*PROBLEM*:
How many lines of the material below contain the string "Category"? Answer with the number and nothing else.

*GIVEN DATA*:
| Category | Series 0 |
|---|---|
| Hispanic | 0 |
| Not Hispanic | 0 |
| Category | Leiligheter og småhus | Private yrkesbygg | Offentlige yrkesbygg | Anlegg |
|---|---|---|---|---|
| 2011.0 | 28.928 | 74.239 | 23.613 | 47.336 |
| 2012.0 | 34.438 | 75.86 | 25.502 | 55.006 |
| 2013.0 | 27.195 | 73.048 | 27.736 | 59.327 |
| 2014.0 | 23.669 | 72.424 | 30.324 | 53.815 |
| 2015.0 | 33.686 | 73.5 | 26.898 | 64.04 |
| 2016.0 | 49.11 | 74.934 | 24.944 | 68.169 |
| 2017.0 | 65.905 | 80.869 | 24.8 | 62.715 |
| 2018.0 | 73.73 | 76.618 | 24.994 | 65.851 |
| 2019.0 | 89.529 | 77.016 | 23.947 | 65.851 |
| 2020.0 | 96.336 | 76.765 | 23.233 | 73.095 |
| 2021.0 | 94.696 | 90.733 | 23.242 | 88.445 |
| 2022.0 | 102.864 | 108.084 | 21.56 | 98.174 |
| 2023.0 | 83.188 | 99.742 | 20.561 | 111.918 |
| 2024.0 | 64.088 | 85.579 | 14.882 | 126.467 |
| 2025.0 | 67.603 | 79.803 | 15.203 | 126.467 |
---
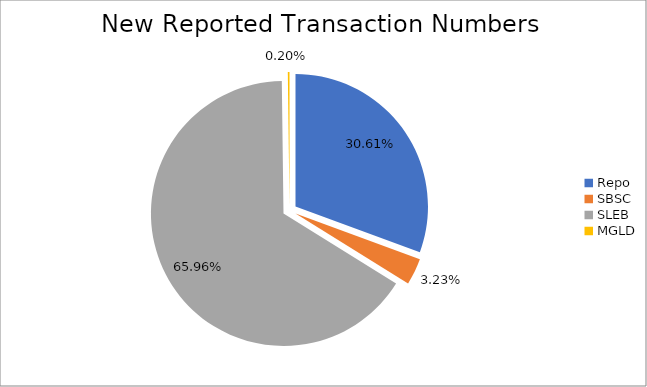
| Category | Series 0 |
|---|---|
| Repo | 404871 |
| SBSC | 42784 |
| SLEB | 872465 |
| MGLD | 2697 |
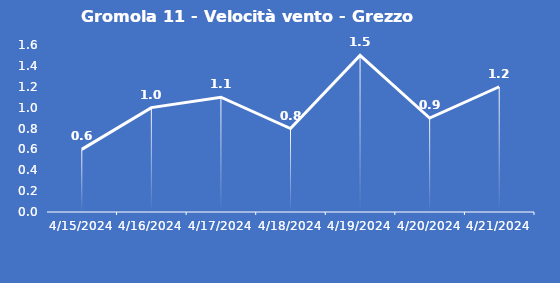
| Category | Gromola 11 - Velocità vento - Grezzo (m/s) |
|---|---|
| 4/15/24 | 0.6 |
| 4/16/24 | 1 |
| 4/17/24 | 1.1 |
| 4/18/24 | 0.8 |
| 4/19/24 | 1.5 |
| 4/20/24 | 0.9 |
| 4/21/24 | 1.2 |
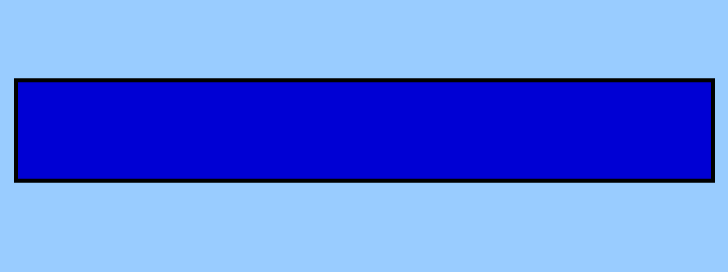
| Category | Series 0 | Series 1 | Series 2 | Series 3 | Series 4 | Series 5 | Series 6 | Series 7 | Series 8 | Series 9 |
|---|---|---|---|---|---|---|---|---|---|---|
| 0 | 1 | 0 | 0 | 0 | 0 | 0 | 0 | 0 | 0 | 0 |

*YOUR SOLUTION*:
5